When he took the blame for it later, I knew better. He told me about the plant, but it was me who made us walk down by the creek at the tail end of spring, stomping hard to scare away the snakes. It was me who made him cut the flowers, watching as he scraped the seeds into my cupped palm.

And it was me who went flying into the Cunnamulla night, searching for the broomstick cloud with my head back and arms outstretched.

I don’t remember much more.

The cuts are mostly around my knuckles. They’ll fade into pale streaks of white, and I’ll tell a different story whenever I’m asked about them. I don’t remember punching in the windows of the Celica, or trying to wrench the wheel from Anton’s grip as he frantically drove us back to town, smashed glass crunching under the pedals. I don’t remember the fuss I made in the parking lot of the hospital, biting and kicking at the hands reaching for me, screaming something about cobblestones. I don’t think they’d lie about it though.

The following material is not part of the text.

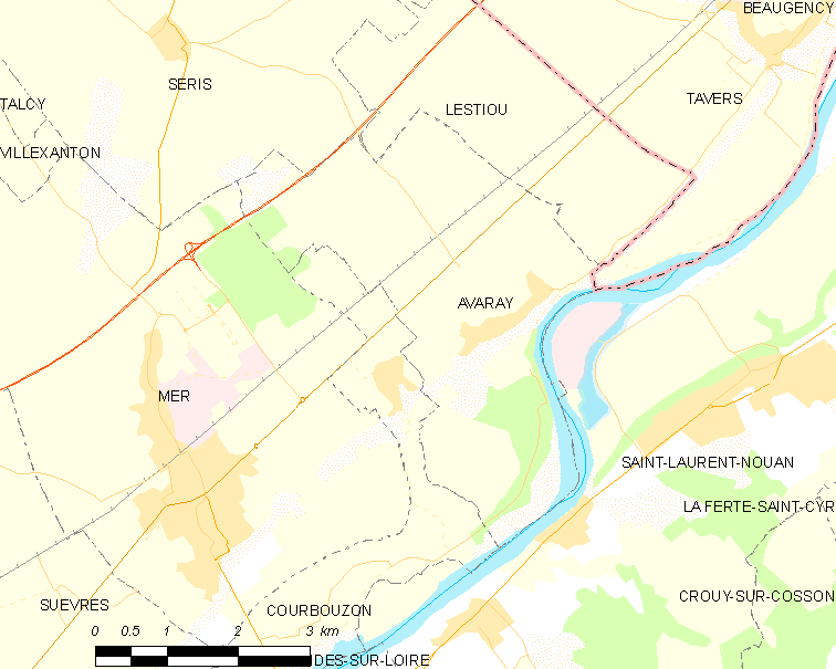 Carte des communes de France, centrée sur Avaray (Loir-et-Cher, code Insee 41008)

The nurse told my father that amnesia’s a common side effect. She told him that was probably a blessing. I do remember Dad’s face though, completely pale when I woke up the next morning. When I realised my hands were cuffed to the bedrail, I couldn’t meet his gaze.

There’d been so many times he’d sat next to Mum, waiting for her to wake up. I don’t remember if they cuffed her – he’d stopped taking us into the hospital after the third episode, the one where she thought the mosquitoes were whispering in her ear as she smoked at the windowsill. Us girls would have to wait with the neighbours until he came home with his keys clenched in his fist, and the same strained expression he was wearing now.

I didn’t get to say goodbye to Anton. They wouldn’t give me his new address in Brisbane either, though his mum did come around to apologise, my third week in the hospital. My father and I sat in the day room as she told us how sorry she was, how his uncle had lined him up a good job in a factory, how she hoped it might straighten him out.

Her voice broke, and she pressed the back of her hand against her mouth. My dad passed her a tissue from his coat pocket, but his eyes never softened the whole time she was there. I wasn’t sure if he was going to tell her about Mum and let her know it was already in me, in my blood; that it wasn’t Anton’s fault. Dad didn’t say a word though, so neither did I.

There didn’t seem any point in saying that it was me, it was all me, how hard I’d had to push him. How he’d refused to crunch the seeds between his teeth, and promised to look after me, his hand in my hair.

No-one would have believed me, with my wide eyes and quiet words. And I never told them that I was the wolf, my tail flicking between the ghost gums, if only they knew to look.

 

Rijn Collins is an Australian writer with a fondness for red notebooks, black coffee, and stories about circus folk. She’s had over fifty short stories published in anthologies and literary journals, performed at festivals in Melbourne and Chicago, and broadcast on Australian and American radio. She’s currently working on a novel, and trying not to include Elvis in it: so far, so good. More of her work can be found at www.rijncollins.com.
 


Many of my stories arrive in the shape of a first line, though I often have no idea what they mean at the time.  I was on a tram when the beginning of Choukelief fell out of my pen, ‘He spoke Flemish, but that wasn’t the reason.’ I wasn’t yet sure of the language (Russian? Thai? Klingon?) or the reason, but I was so ready to find out.
That one story strand led me to a tiny outback Australian town called Cunnamulla, to red dirt and ghost gums, family fractures and belladonna poisoning. It became a tale of identity and escape, reminding us how sometimes, there is no place far enough to keep us safe. I have wondered since how the story would have turned out had I chosen Klingon, however.